The more tools you give an AI agent, the better it performs — right? Turns out, it's the complete opposite. When tool access was physically restricted per phase, a 13B model consistently beat unconstrained frontier models.
Why do agents keep making mistakes?
If you've used a coding agent, you know the feeling. When it works, it's incredible — but when it goes sideways, it really goes sideways. Is this just because the model isn't smart enough?
AI researcher Chip Huyen actually analyzed this mathematically. Even if an agent maintains 95% accuracy per step, after 10 steps the overall success rate drops to 60% — and over 100 steps, it plummets to 0.6%. Errors compound geometrically. That's a structural problem, not a model quality problem.
Anthropic acknowledged this directly: "The autonomous nature of agents can lead to higher costs and the potential for compounding errors." The usual response? Use a bigger model. Extend the context window. Statewright goes the opposite direction. Make the problem space smaller.
The core idea is elegant. Based on which phase (State) the agent is currently in, physically restrict which tools it can access. Planning phase: read-only tools only.

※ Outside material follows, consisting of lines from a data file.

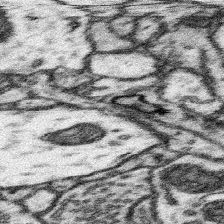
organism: Mouse
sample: Somatosensory cortex neuropil
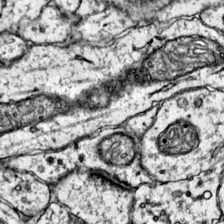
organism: Mouse
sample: Primary visual cortex
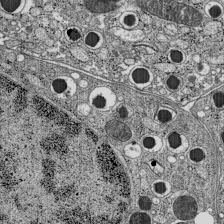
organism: C57BL Mouse
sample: Pancreatic islet
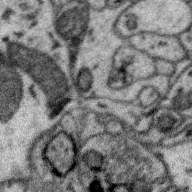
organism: Zebra finch
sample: Brain
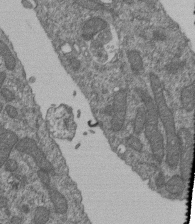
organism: Human
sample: Retinal organoid Rod and Cone cells
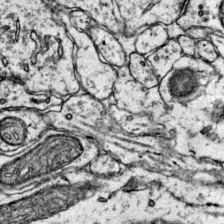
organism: Mouse
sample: Primary visual cortex
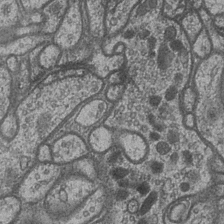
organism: Drosophila
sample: Optic medulla
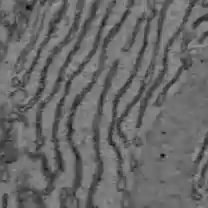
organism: C57BL Mouse
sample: Liver
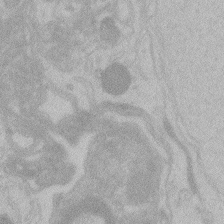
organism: Zebrafish
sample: Macrophage infected with Toxoplasma gondii
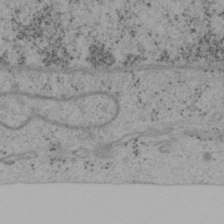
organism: Human
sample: HeLa cells
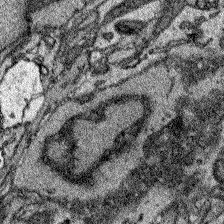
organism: Zebrafish
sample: Larval olfactory bulb
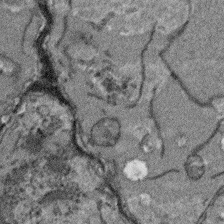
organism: Arabidopsis thaliana
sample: Root tip
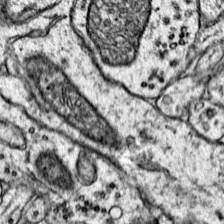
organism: Mouse
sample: Primary visual cortex
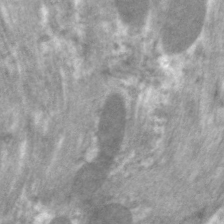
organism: C. elegans
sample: Pharynx
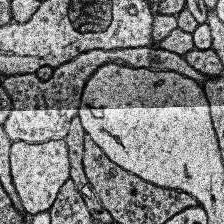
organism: Human
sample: Temporal Lobe
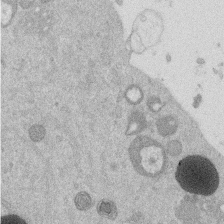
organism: Mouse
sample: Dividing mouse embryo 1 cell stage
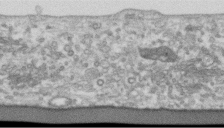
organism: Human
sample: Centriole in RPE cells
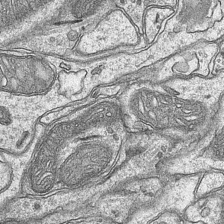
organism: Mouse
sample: CA1 Hippocampus
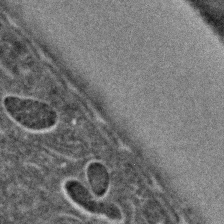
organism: C. elegans
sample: C. elegans embryo
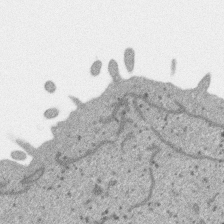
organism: Human
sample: Lung epithelial cells infected with SARS-CoV-2
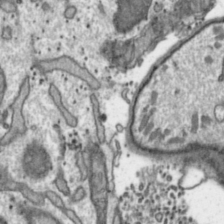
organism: Toxoplasma gondii
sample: Parasites in a vacuole inside a host cell
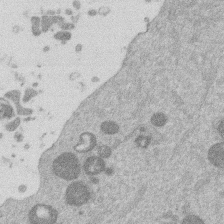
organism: Mouse
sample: Dividing mouse embryo 1 cell stage
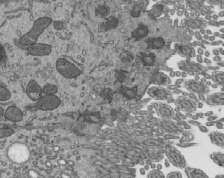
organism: Mouse
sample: Mouse epididymis efferent ductule cilia
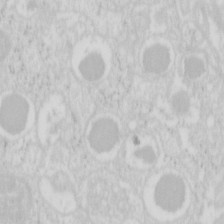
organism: Mouse
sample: Pancreas
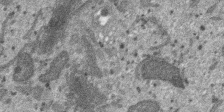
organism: Human
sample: Lung epithelial cells infected with SARS-CoV-2
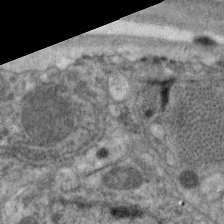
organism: C. elegans
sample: Pharynx
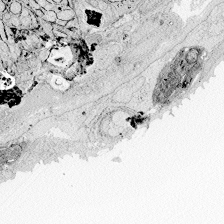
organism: Zebrafish
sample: Whole-Brain
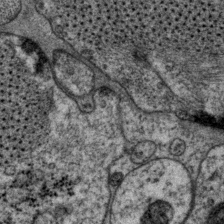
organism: P. pacificus
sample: Pharynx
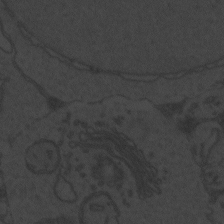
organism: Zebrafish
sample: Macrophage infected with Toxoplasma gondii
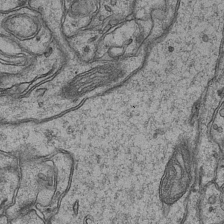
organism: Mouse
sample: CA1 Hippocampus
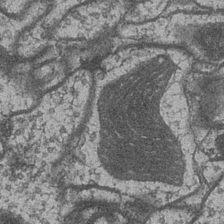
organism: Drosophila
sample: Optic medulla
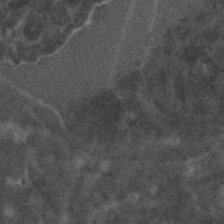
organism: C. elegans
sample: C. elegans embryo
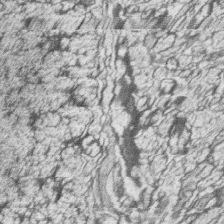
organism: Zebrafish
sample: synaptic ribbons in rod cells and cone cells
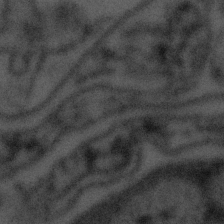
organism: Tuwongella immobilis
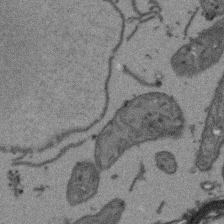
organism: Arabidopsis thaliana
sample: Root tip
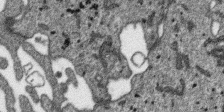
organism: Human
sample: Lung epithelial cells infected with SARS-CoV-2
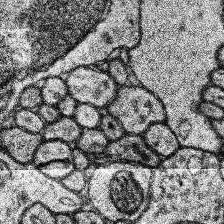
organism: Human
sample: Temporal Lobe
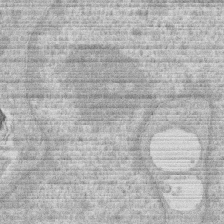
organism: Human
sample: Macrophage cells
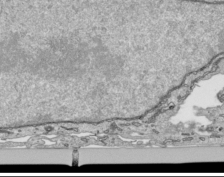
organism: Human
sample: Mitochondria in HCT116 cells
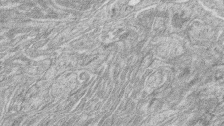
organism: Zebrafish
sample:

Implementation: edit tools unlocked. Testing: bash commands only. This isn't a prompt asking the model to "please only use these tools" — it's a protocol-level rejection of unauthorized tool calls.
The core principle: "Agents are suggestions, states are laws"

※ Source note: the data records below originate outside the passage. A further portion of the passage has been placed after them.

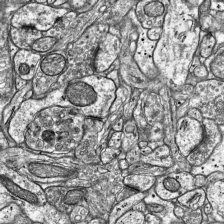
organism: Mouse
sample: Visual Cortex
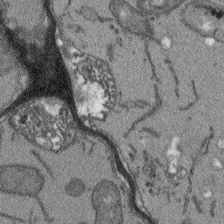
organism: Arabidopsis thaliana
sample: Root tip
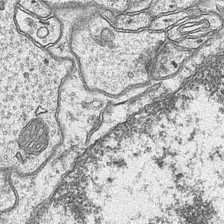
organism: Mouse
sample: CA1 Hippocampus
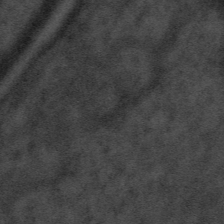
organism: Tuwongella immobilis
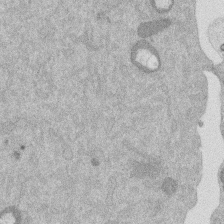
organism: Mouse
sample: Dividing mouse embryo 1 cell stage
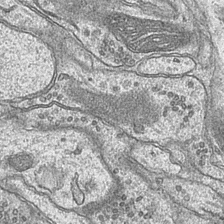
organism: Mouse
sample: CA1 Hippocampus
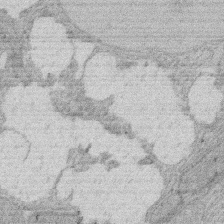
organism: Rat
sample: Salivary granule
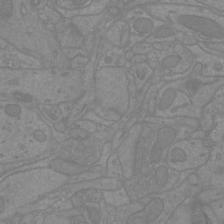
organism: Mouse
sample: Cortical neurons
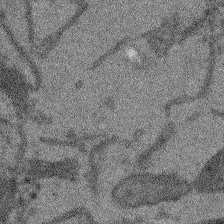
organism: Arabidopsis thaliana
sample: Root tip
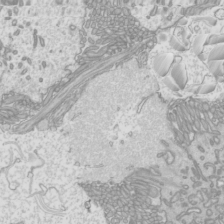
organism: Mouse
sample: Cilia; mouse epididymis
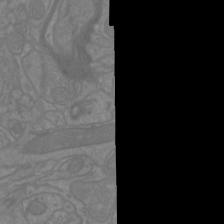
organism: Mouse
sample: Cortical neurons
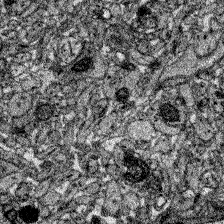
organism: Zebrafish
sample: Larval olfactory bulb
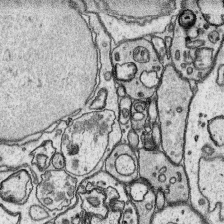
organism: Platynereis dumerilii
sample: Parapodia
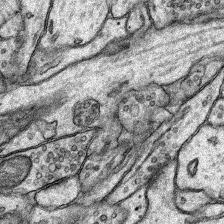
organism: Rat
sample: Hippocampus
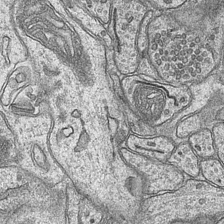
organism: Mouse
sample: CA1 Hippocampus
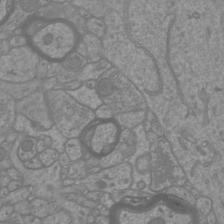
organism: Mouse
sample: Cortical neurons
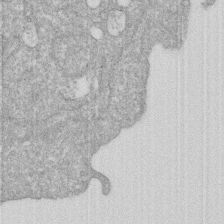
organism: Human
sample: HIV infected U937 cells
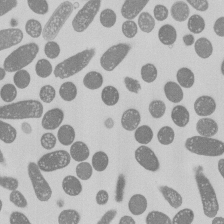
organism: E. coli
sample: Bacterial nucleoid
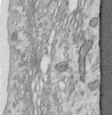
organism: Human
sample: Centriole in RPE cells
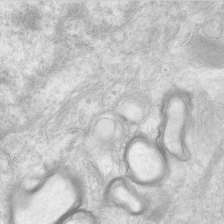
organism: Human
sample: Neocortex
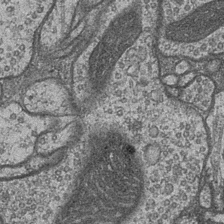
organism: Drosophila
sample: Optic medulla
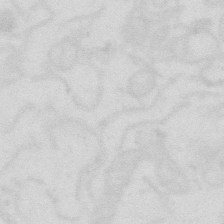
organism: Human
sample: HeLa cells
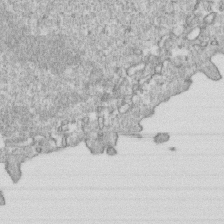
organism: Mouse
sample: Activated OT-1 CD8+ T cells
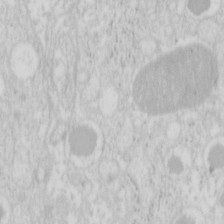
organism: Mouse
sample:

That's creator Ben Cochran's framing. When a model tries to skip phases or use the wrong tool, the protocol itself rejects the call — not a politely worded warning. It's structural enforcement, not advisory guidance.
What actually changes?
There are already similar-looking tools — LangGraph, XState, Claude Code. Here's how Statewright differs.
| Existing frameworks | Statewright | |
|---|---|---|
| Tool access control | Prompt-based (advisory) | State machine (enforced) |
| On rule violation | Model can ignore it | Protocol-level rejection |
| Model routing | Manual configuration | Automatic per-phase routing |
| Input token efficiency | Full tool list exposed | Current-state tools only |
| Cost reduction potential | — | Up to 80% on multi-phase workflows |
LangGraph connects agents as graph nodes with specialized roles. The philosophy of specialization improving performance is similar — but LangGraph still relies on prompts to guide which tools to use, not physical enforcement. Compared to Claude Code, the difference is even more striking — Claude Code starts with 35,000+ tokens of context overhead. Statewright exposes only the tools relevant to the current state, dramatically reducing input tokens and improving cache efficiency.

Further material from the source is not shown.